Can you print the data exactly and leave out each image?

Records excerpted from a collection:
▬▬▬▬▬▬

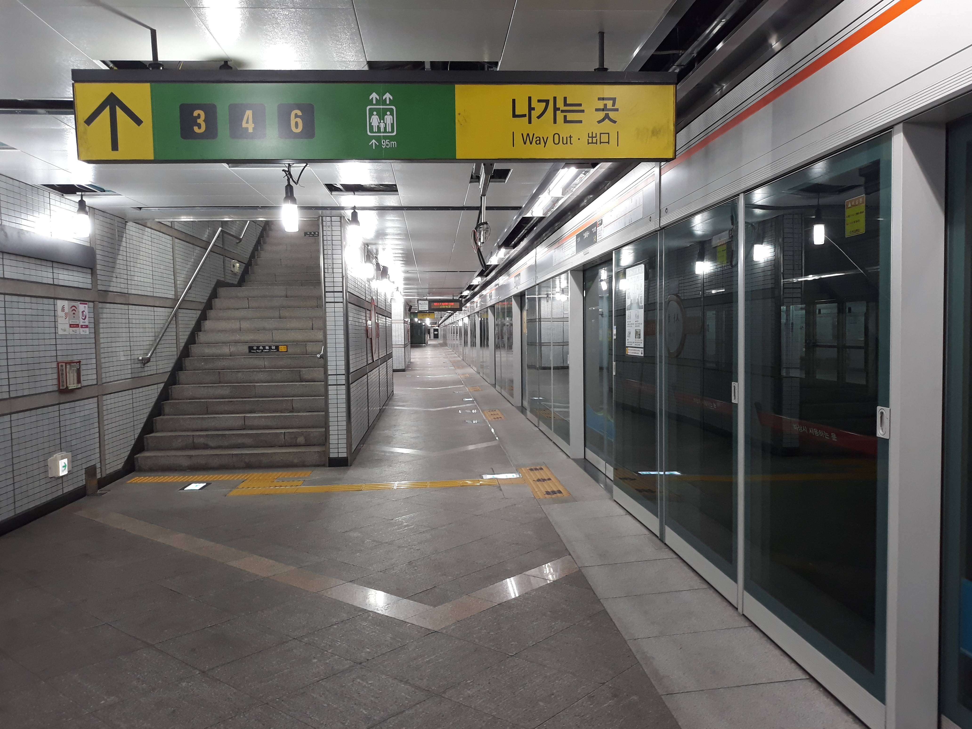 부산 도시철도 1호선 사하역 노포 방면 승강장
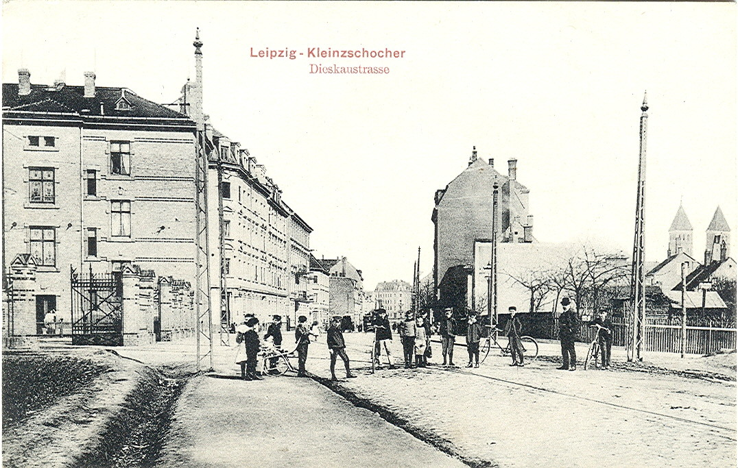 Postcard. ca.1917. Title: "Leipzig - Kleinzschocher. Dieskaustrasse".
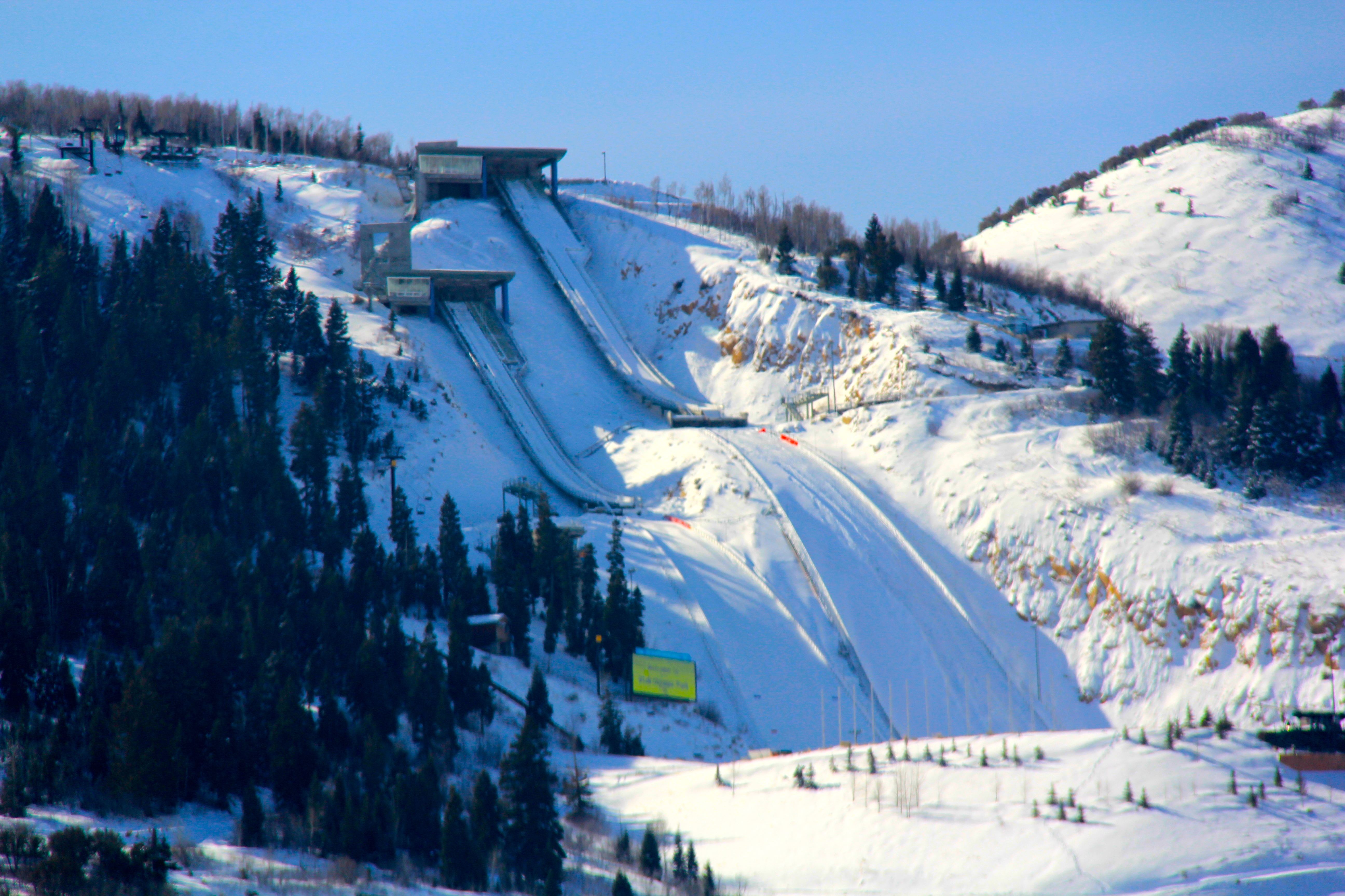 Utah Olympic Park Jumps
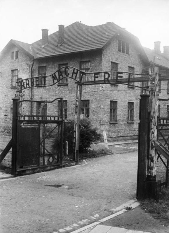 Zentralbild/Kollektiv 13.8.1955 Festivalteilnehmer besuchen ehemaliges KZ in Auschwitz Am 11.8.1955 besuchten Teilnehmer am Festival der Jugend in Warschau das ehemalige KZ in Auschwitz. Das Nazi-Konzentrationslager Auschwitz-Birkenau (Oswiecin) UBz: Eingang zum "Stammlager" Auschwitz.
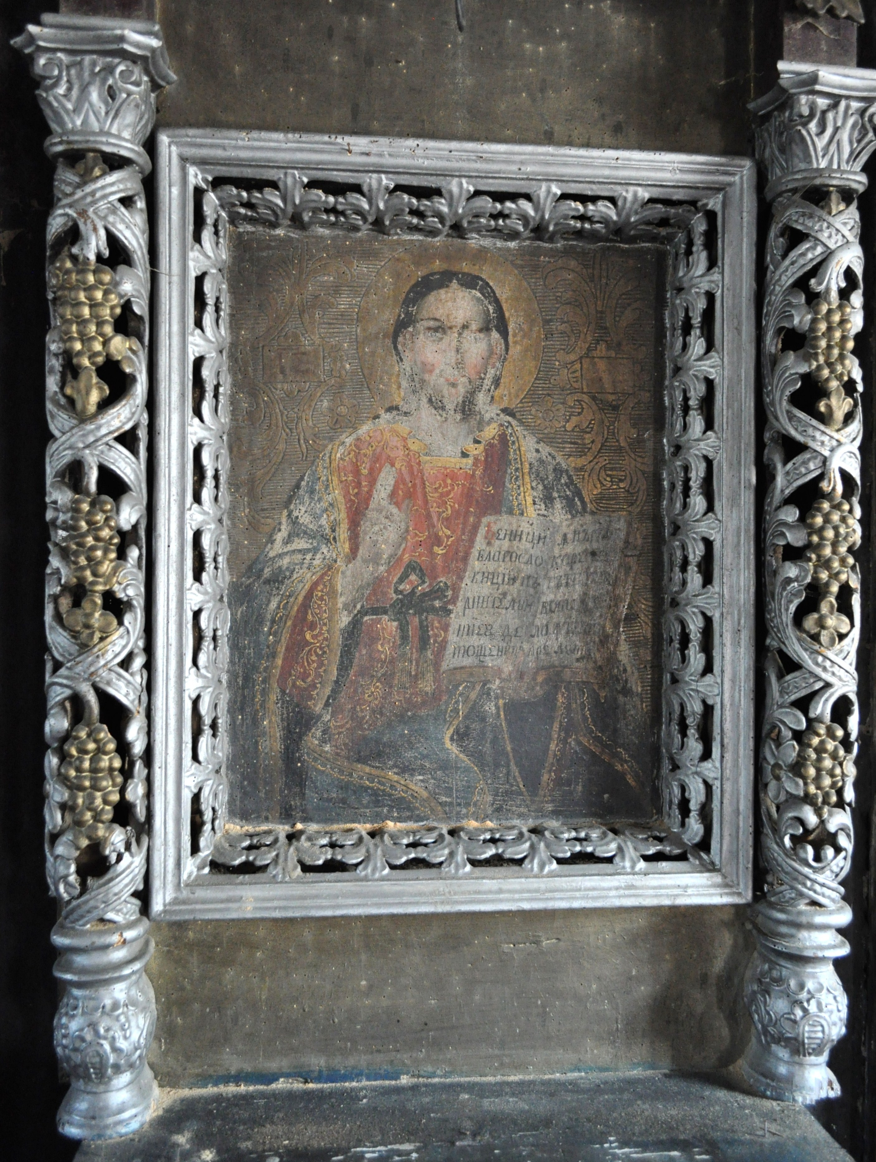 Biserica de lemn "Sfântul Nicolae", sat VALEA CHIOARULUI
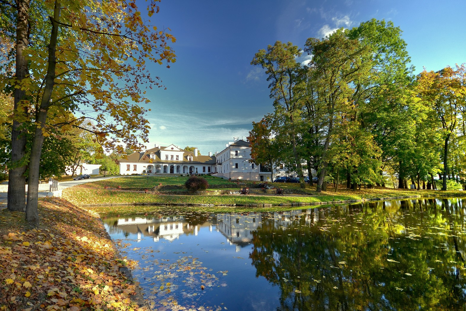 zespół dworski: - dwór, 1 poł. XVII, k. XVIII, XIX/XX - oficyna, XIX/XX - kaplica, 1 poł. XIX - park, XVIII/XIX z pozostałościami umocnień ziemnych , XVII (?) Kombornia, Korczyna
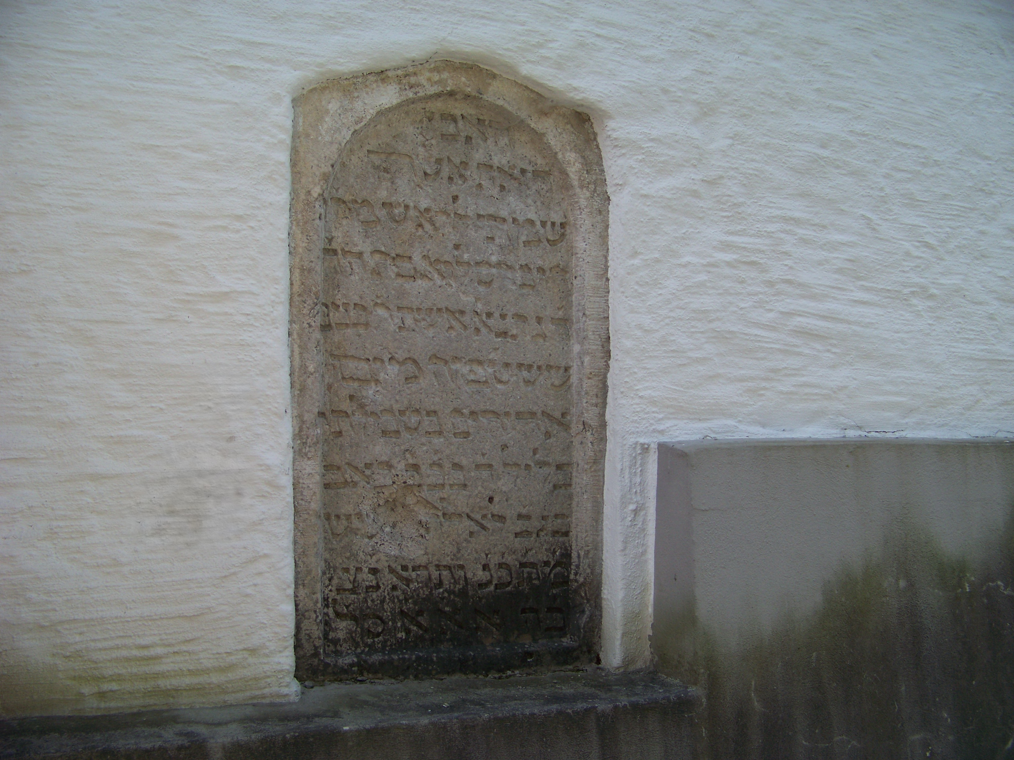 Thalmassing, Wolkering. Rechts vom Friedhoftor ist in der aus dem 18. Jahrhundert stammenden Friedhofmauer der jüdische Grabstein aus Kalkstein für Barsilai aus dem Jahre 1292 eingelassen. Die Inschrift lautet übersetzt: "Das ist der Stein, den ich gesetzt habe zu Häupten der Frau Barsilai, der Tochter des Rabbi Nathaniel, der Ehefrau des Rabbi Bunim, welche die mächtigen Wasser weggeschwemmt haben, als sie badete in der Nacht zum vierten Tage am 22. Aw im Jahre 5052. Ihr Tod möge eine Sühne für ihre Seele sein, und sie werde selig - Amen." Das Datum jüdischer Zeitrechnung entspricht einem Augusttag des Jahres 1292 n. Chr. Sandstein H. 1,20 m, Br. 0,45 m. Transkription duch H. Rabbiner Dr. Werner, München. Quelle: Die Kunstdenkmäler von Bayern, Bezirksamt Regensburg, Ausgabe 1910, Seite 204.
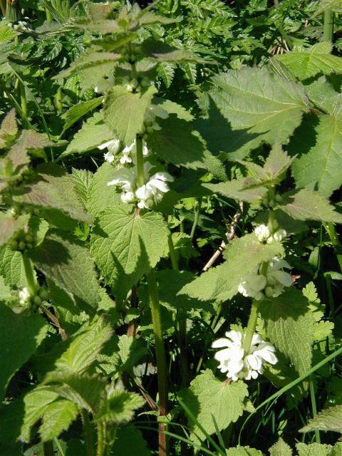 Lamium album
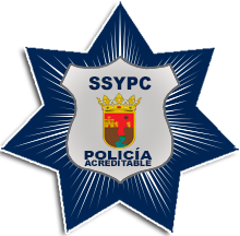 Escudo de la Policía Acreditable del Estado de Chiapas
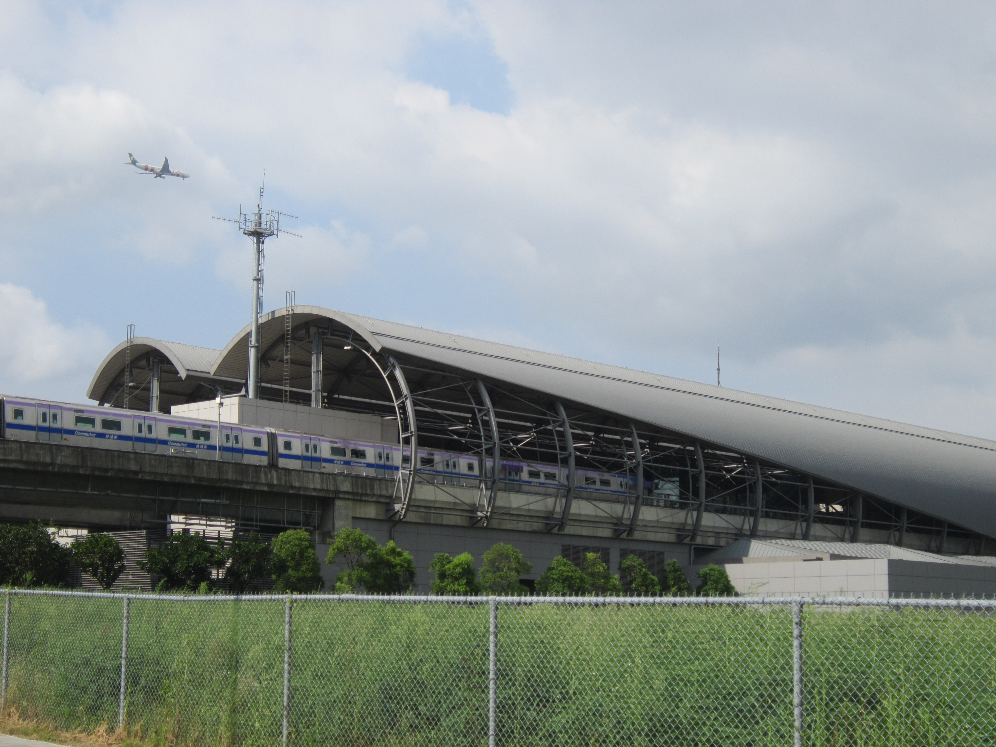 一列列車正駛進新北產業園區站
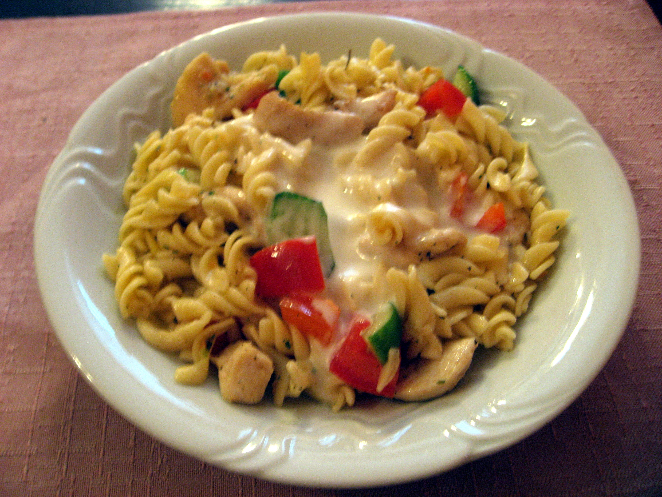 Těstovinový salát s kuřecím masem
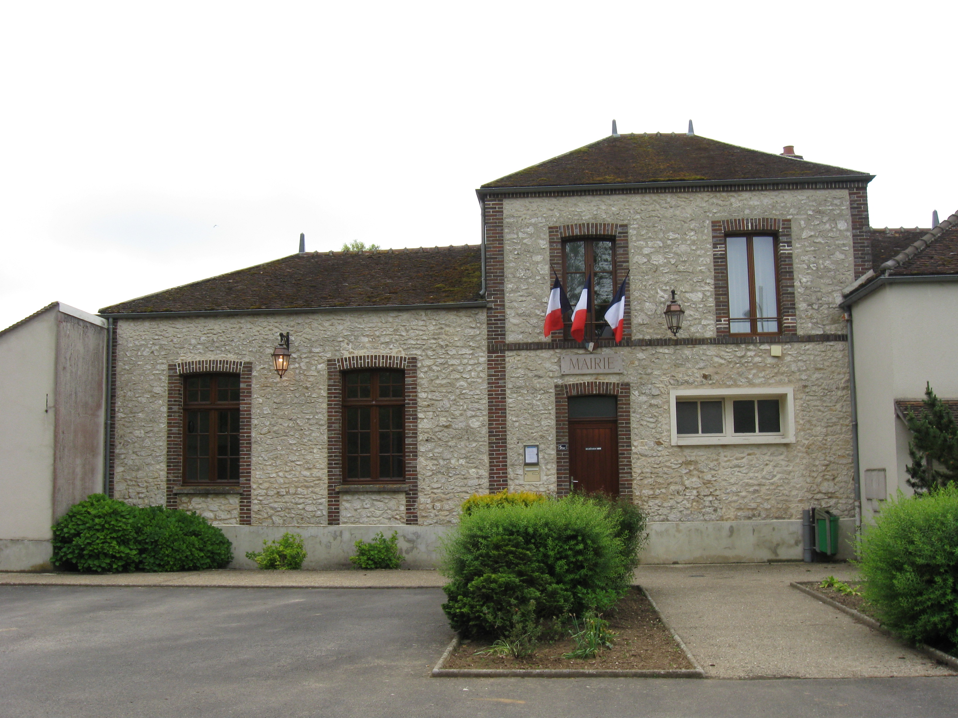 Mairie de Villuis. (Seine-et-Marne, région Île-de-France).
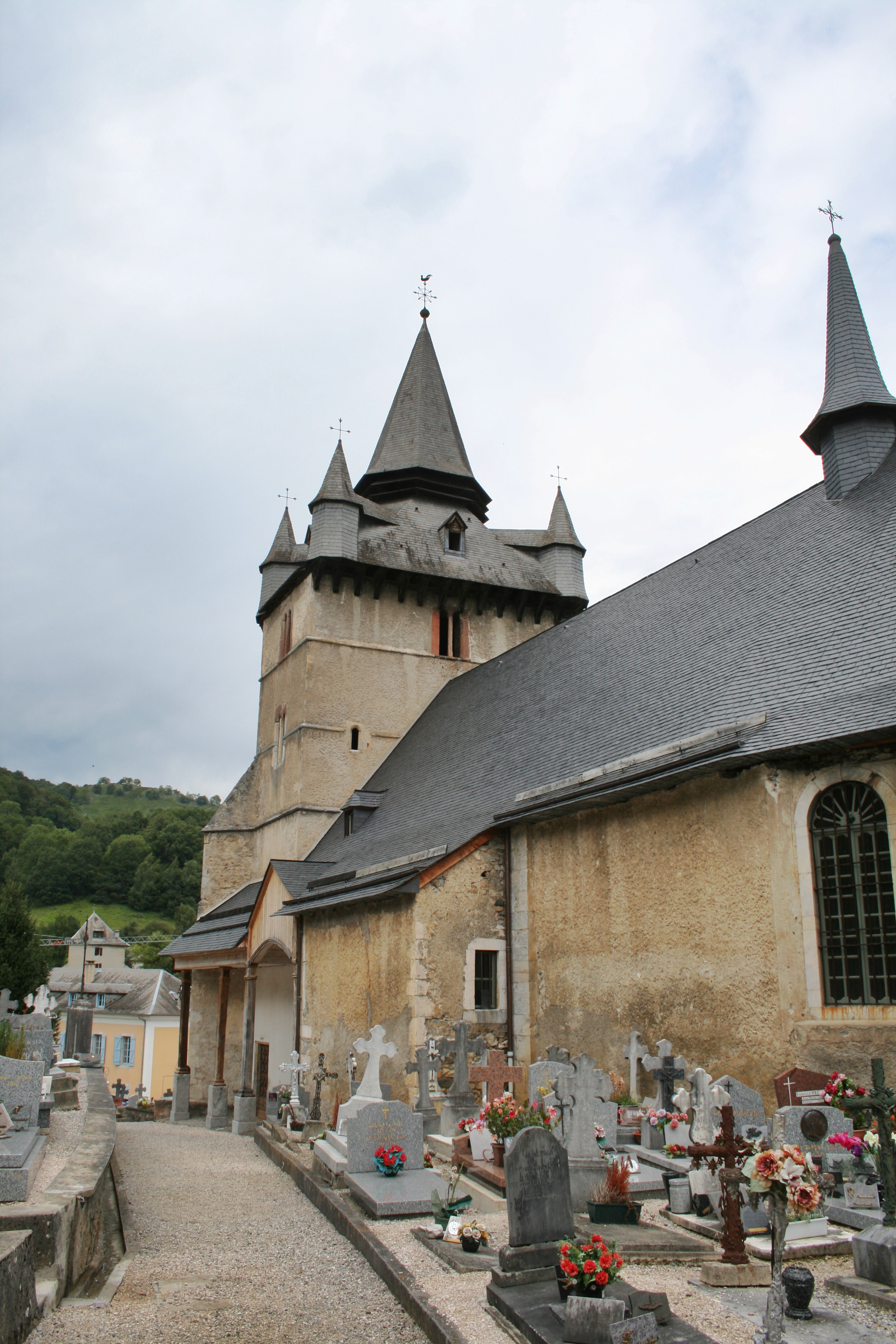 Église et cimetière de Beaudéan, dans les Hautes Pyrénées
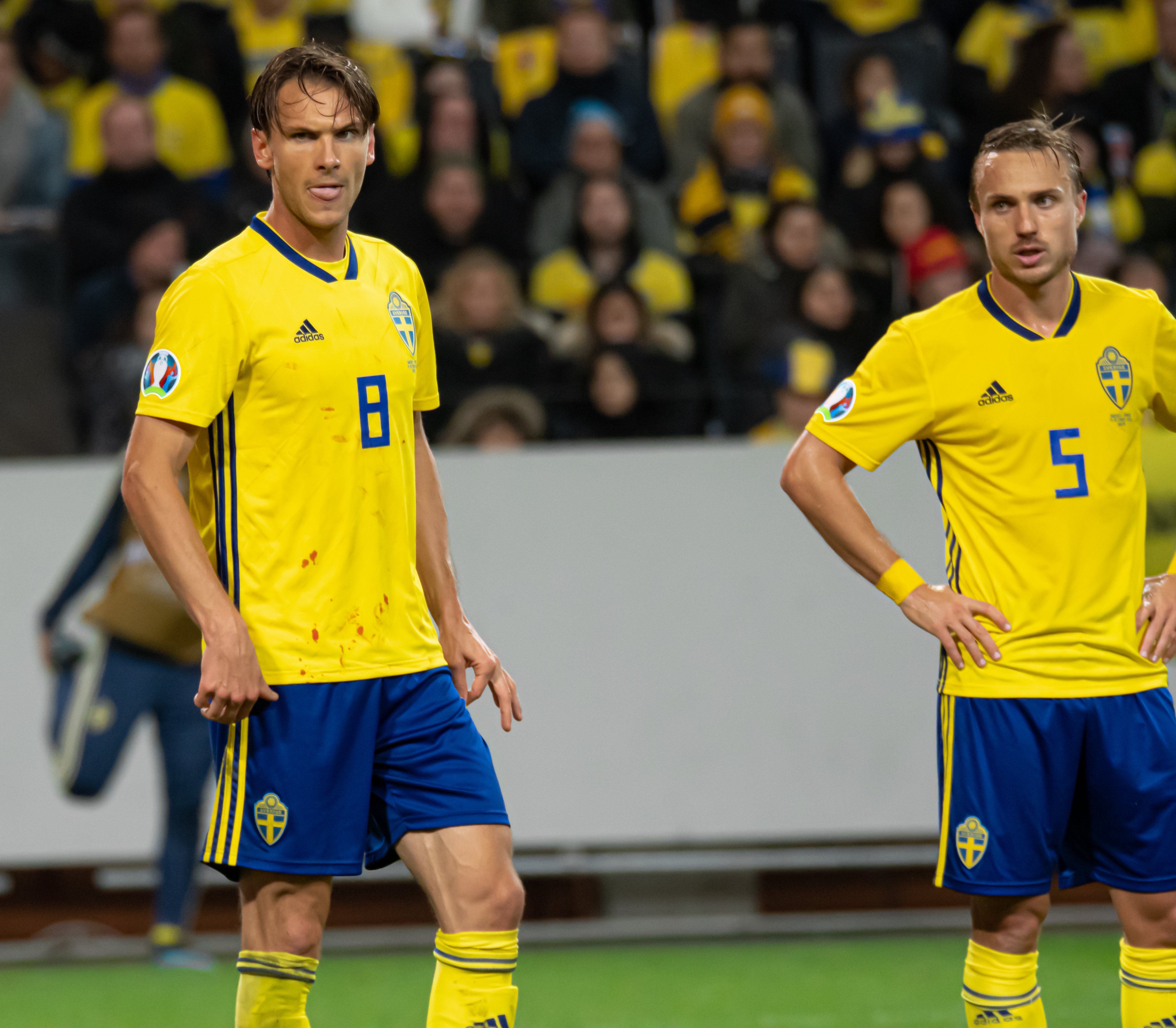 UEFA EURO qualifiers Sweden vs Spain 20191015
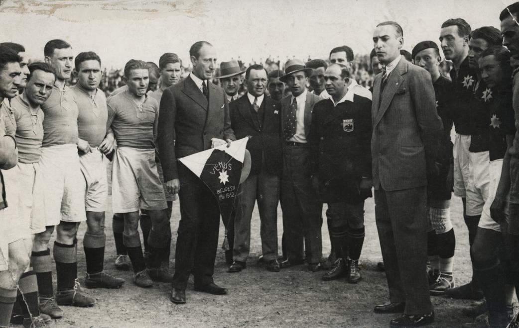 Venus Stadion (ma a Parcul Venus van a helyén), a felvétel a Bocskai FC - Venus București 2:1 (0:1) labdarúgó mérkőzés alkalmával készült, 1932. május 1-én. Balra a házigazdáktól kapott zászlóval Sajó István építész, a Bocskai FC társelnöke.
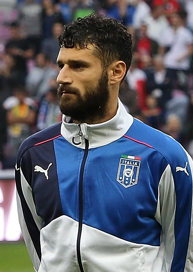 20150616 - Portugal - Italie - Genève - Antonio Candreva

▬▬▬▬▬▬

**EXPECTED ANSWER**:
 부산 도시철도 1호선 사하역 노포 방면 승강장
 Postcard. ca.1917. Title: "Leipzig - Kleinzschocher. Dieskaustrasse".
 Utah Olympic Park Jumps
 Zentralbild/Kollektiv 13.8.1955 Festivalteilnehmer besuchen ehemaliges KZ in Auschwitz Am 11.8.1955 besuchten Teilnehmer am Festival der Jugend in Warschau das ehemalige KZ in Auschwitz. Das Nazi-Konzentrationslager Auschwitz-Birkenau (Oswiecin) UBz: Eingang zum "Stammlager" Auschwitz.
 Biserica de lemn "Sfântul Nicolae", sat VALEA CHIOARULUI
 zespół dworski: - dwór, 1 poł. XVII, k. XVIII, XIX/XX - oficyna, XIX/XX - kaplica, 1 poł. XIX - park, XVIII/XIX z pozostałościami umocnień ziemnych , XVII (?) Kombornia, Korczyna
 Thalmassing, Wolkering. Rechts vom Friedhoftor ist in der aus dem 18. Jahrhundert stammenden Friedhofmauer der jüdische Grabstein aus Kalkstein für Barsilai aus dem Jahre 1292 eingelassen. Die Inschrift lautet übersetzt: "Das ist der Stein, den ich gesetzt habe zu Häupten der Frau Barsilai, der Tochter des Rabbi Nathaniel, der Ehefrau des Rabbi Bunim, welche die mächtigen Wasser weggeschwemmt haben, als sie badete in der Nacht zum vierten Tage am 22. Aw im Jahre 5052. Ihr Tod möge eine Sühne für ihre Seele sein, und sie werde selig - Amen." Das Datum jüdischer Zeitrechnung entspricht einem Augusttag des Jahres 1292 n. Chr. Sandstein H. 1,20 m, Br. 0,45 m. Transkription duch H. Rabbiner Dr. Werner, München. Quelle: Die Kunstdenkmäler von Bayern, Bezirksamt Regensburg, Ausgabe 1910, Seite 204.
 Lamium album
 Escudo de la Policía Acreditable del Estado de Chiapas
 一列列車正駛進新北產業園區站
 Těstovinový salát s kuřecím masem
 Mairie de Villuis. (Seine-et-Marne, région Île-de-France).
 Église et cimetière de Beaudéan, dans les Hautes Pyrénées
 UEFA EURO qualifiers Sweden vs Spain 20191015
 Venus Stadion (ma a Parcul Venus van a helyén), a felvétel a Bocskai FC - Venus București 2:1 (0:1) labdarúgó mérkőzés alkalmával készült, 1932. május 1-én. Balra a házigazdáktól kapott zászlóval Sajó István építész, a Bocskai FC társelnöke.
 20150616 - Portugal - Italie - Genève - Antonio Candreva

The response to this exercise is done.